Division of Chemistry & Biological Chemistry, School of Physical and Mathematical Sciences, Nanyang Technological University, Singapore 637371, Singapore.
Chemistry. 2013 Jun 17;19(25):8227-35. doi: 10.1002/chem.201300824. Epub 2013 Apr 29.
Graphene, a class of two-dimensional carbon nanomaterial, has attracted extensive interest in recent years, with a significant amount of research focusing on graphene oxides (GOs). They have been primed as potential candidates for biomedical applications such as cell labeling and drug delivery, thus the toxicity and behavior of graphene oxides in biological systems are fundamental issues that need urgent attention. The production of GO is generally achieved through a top-down route, which includes the usage of concentrated H₂SO₄ along with: 1) concentrated nitric acid and KClO₃ oxidant (Hoffmann); 2) fuming nitric acid and KClO₃ oxidant (Staudenmaier); 3) concentrated phosphoric acid with KMnO₄ (Tour); or 4) sodium nitrate for in-situ production of nitric acid in the presence of KMnO₄ (Hummers). It has been widely assumed that the properties of these four GOs produced by using the above different methods are roughly similar, so the methods have been used interchangeably. However, several studies have reported that the toxicity of graphene-related nanomaterials in biological systems may be influenced by their physiochemical properties, such as surface functional groups and structural defects. In addition, considering how GOs are increasingly used in the field of biomedicine, we are interested to see how the oxygen content/functional groups of GOs can impact their toxicological profiles. Since in-vitro testing is a common first step in assessing the health risks related with engineered nanomaterials, the cytotoxicity of the GOs prepared by the four different oxidative treatments was investigated by measuring the mitochondrial activity in adherent lung epithelial cells (A549) by using commercially available viability assays. The dose-response data was generated by using two assays, the methylthiazolyldiphenyl-tetrazolium bromide (MTT) assay and the water-soluble tetrazolium salt (WST-8). From the viability data, it is evident that there is a strong dose-dependent cytotoxic response resulting from the four GO nanomaterials tested after a 24 h exposure, and it is suggested that there is a correlation between the amounts of oxygen content/functional groups of GOs with their toxicological behavior towards the A549 cells.

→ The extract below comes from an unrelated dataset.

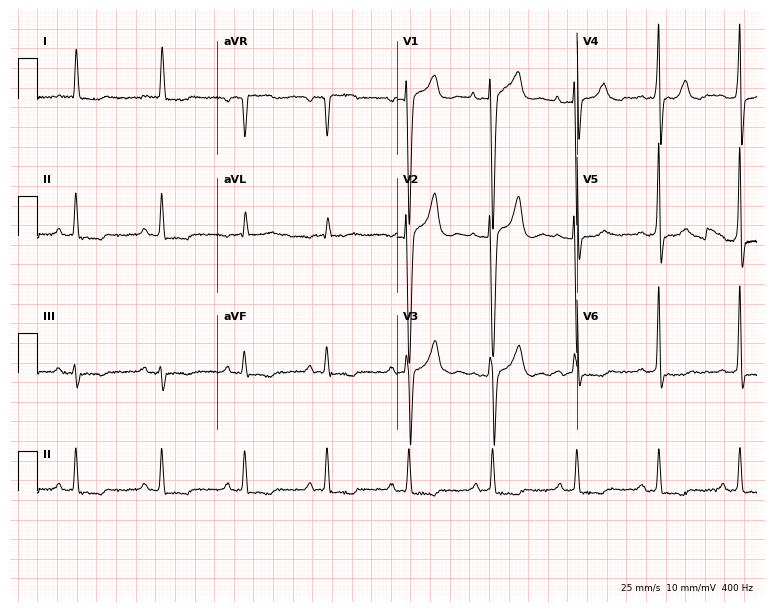
Standard 12-lead ECG recorded from a 77-year-old male patient (7.3-second recording at 400 Hz). None of these six findings is recorded: first-degree AV block, right bundle branch block (RBBB), left bundle branch block (LBBB), sinus bradycardia, atrial fibrillation (AF), sinus tachycardia.

石墨烯是一种二维碳纳米材料,近年来引起了广泛的关注,大量研究集中在氧化石墨烯(GO)上。它们已被视为生物医学应用的潜在候选材料,如细胞标记和药物输送,因此氧化石墨烯在生物系统中的毒性和行为是需要紧急关注的基本问题。GO 的生产通常采用自上而下的方法,包括使用浓 H₂SO₄ 以及:1)浓硝酸和 KClO₃ 氧化剂(Hoffmann);2)发烟硝酸和 KClO₃ 氧化剂(Staudenmaier);3)浓磷酸和 KMnO₄(Tour);或 4)在存在 KMnO₄ 的情况下用硝酸钠原位生产硝酸(Hummers)。人们普遍认为,使用上述不同方法生产的这四种 GO 的性质大致相似,因此这些方法可以互换使用。然而,有几项研究报告称,生物系统中与石墨烯相关的纳米材料的毒性可能受到其物理化学性质的影响,例如表面官能团和结构缺陷。此外,考虑到 GO 在生物医学领域的应用日益广泛,我们很想知道 GO 中的氧含量/官能团如何影响其毒理学特征。由于体外测试是评估工程纳米材料相关健康风险的常见第一步,因此通过使用市售的活力测定法测量贴壁肺上皮细胞(A549)中的线粒体活性来研究通过四种不同氧化处理制备的 GO 的细胞毒性。通过使用两种测定法,即甲基噻唑二苯基四唑溴化物(MTT)测定法和水溶性四唑盐(WST-8),生成剂量-反应数据。从活力数据可以明显看出,在 24 小时暴露后,四种 GO 纳米材料测试均表现出强烈的剂量依赖性细胞毒性反应,并且 GO 中的氧含量/官能团的数量与其对 A549 细胞的毒理学行为之间存在相关性。